Yes, absolutely, and the article addresses precisely that point. But the questions graph shows a drop of about 40% at exactly the point in time when ChatGPT launches, which is much too extreme to explain away like that.

1 comments

Except the graph cuts off before 2023, so it tells us nothing about the actual effect it had, it cherry picked the initial drop off (or worse, they just used https://insights.stackoverflow.com/trends, didn't even look at the time axis, and went "this proves our point").

It's Q3 of 2023, if you're going to argue a decline, why are you not looking at the most important three quarters of data?
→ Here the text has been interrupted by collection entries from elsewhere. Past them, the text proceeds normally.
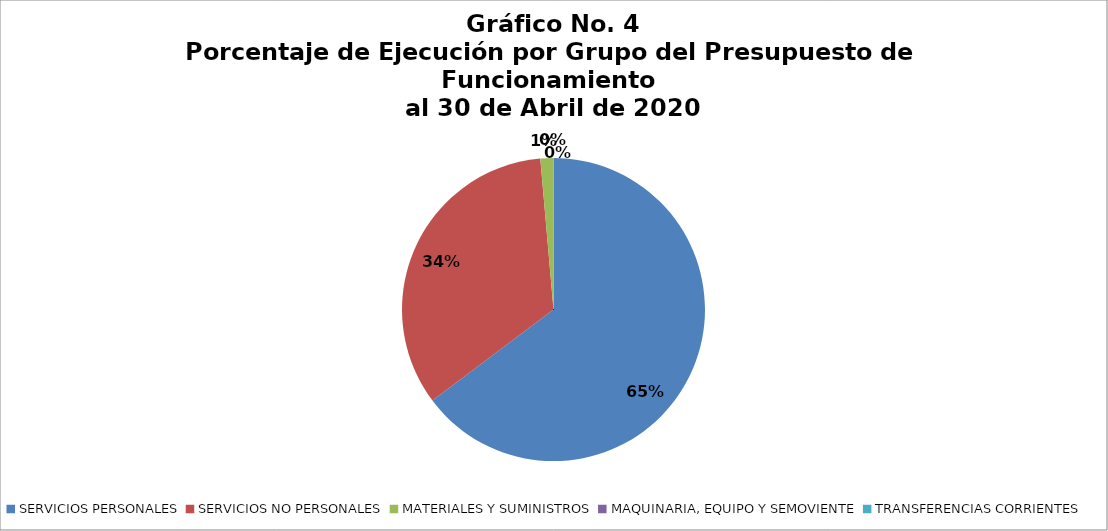
| Category | Series 0 |
|---|---|
| SERVICIOS PERSONALES | 354217.86 |
| SERVICIOS NO PERSONALES | 185373.67 |
| MATERIALES Y SUMINISTROS | 7610.57 |
| MAQUINARIA, EQUIPO Y SEMOVIENTE | 0 |
| TRANSFERENCIAS CORRIENTES | 0 |

No it doesn't - note the axis marks are every two years.
Ah, true.

That said, some of these are going back up. Java and C#, for instance, are clearly trending up again, as is Swift. Python's down, but by 10%ish, not 40%. And JS is down a lot but that's the one language you'd expect ChatGPT to actually be the best at "helping" with, given that it's the web's own programming language, so it being trained disproportionately more on JS than anything else would be hardly surprising.

And then there's languages for which ChatGPT might as well not exist: Lisp, Go, Rust, etc. Heck, if we were to look at Rust, for instance, ChatGPT did literally nothing. Its rise has been, and continues to be, meteoric. And if we look at arduino questions, you might even conclude that ChatGPT was a factor in driving people to Stackoverflow, not away from it.

Data science is hard, and certainly much harder than most folks (especially those with a programming background) think it is.